気が付けば逃げられない状態にいた。行動が酷く不明過ぎて、恐怖が次々と身を襲う。

「な、何を言ってるんだ、……何を……」
「分り易く言えば、雪ちゃんを君に分けてあげるってこと」

訳が分からない。ひたすら疑問を覚える綾小路に覆い被さっていた風間は言葉の意味を証明してくれた。ちゅっと軽い口の触れ合い。五指を絡ませて床に押さえ付けられているせいで、立ち上がることも逃げることも出来ない。

「まずは間接キス。嬉しい?」
「ふざっ」

かっと怒りに任せ、口を大きく開けたのが不味かった。隙を狙って、舌を捩じ込んで覆い被さっていた身体を更に折り曲げてきて、息苦しさが増える。

「うぶ、ぅ、んんん!う……っ!!」
「こうやって、雪ちゃんの口の中を掻き混ぜたよ」

舌を引き戻して笑顔で報告を続ける様を見、言葉どおり彼女を感じたものを綾小路へと全部与えようとしている。ぞっと悪寒が背中を伝った。

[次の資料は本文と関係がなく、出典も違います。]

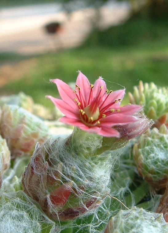 Sempervivum arachnoideum Joubarbe toile d'araignée (potée), Août 2004

「長くキスをすると、そうそう、そうやって蕩けてたなあ。かわいかった」
「…………っ」
「うん、すごくかわいいよ」

過去形から現在進行形に切り替われ、綾小路に言っているのか彼女に言っているのか分からず錯覚を起こしてしまう。押さえ付けていた手をそっと外し、そのまま上着を捲り上げようとする風間に狼狽した。咄嗟に自由になった両手でがっしり両腕を押さえ付けた。

「やめろ!」
「君達のご両親、今は旅行中なんだってね。雪ちゃんから聞いたよ」
「…………!」

唯一の切り札が破かれた、その衝撃は計り知れない。緩くなった手ごと進めて胸の小さな膨らみ、乳首を摘まれる。針を刺されたような小さな刺激を送り込まれ、不快感が一気に駆け巡った。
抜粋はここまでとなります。